### [TASK GOAL]
From the listing below, reproduce exactly the lines starting with the one with "sample: Mouse Salivary gland" and going on through the one with "sample: Multiciliated cells", both ends kept. No picture is copied.

### [PROVIDED RECORDS]
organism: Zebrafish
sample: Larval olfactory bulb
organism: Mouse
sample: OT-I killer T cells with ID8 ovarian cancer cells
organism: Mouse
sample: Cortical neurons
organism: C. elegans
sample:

---

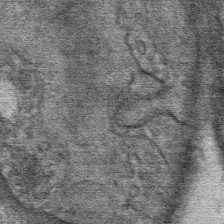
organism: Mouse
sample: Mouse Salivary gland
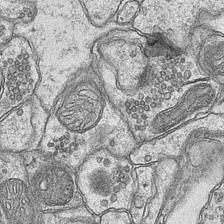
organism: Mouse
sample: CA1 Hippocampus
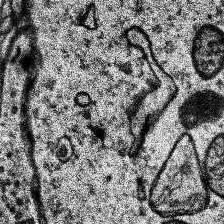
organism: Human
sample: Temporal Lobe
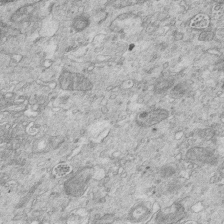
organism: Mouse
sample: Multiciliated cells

...

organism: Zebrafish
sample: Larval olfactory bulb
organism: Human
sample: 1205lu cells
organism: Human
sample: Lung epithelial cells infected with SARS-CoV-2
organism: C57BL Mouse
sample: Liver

### [EXERCISE RESPONSE]
sample: Mouse Salivary gland
organism: Mouse
sample: CA1 Hippocampus
organism: Human
sample: Temporal Lobe
organism: Mouse
sample: Multiciliated cells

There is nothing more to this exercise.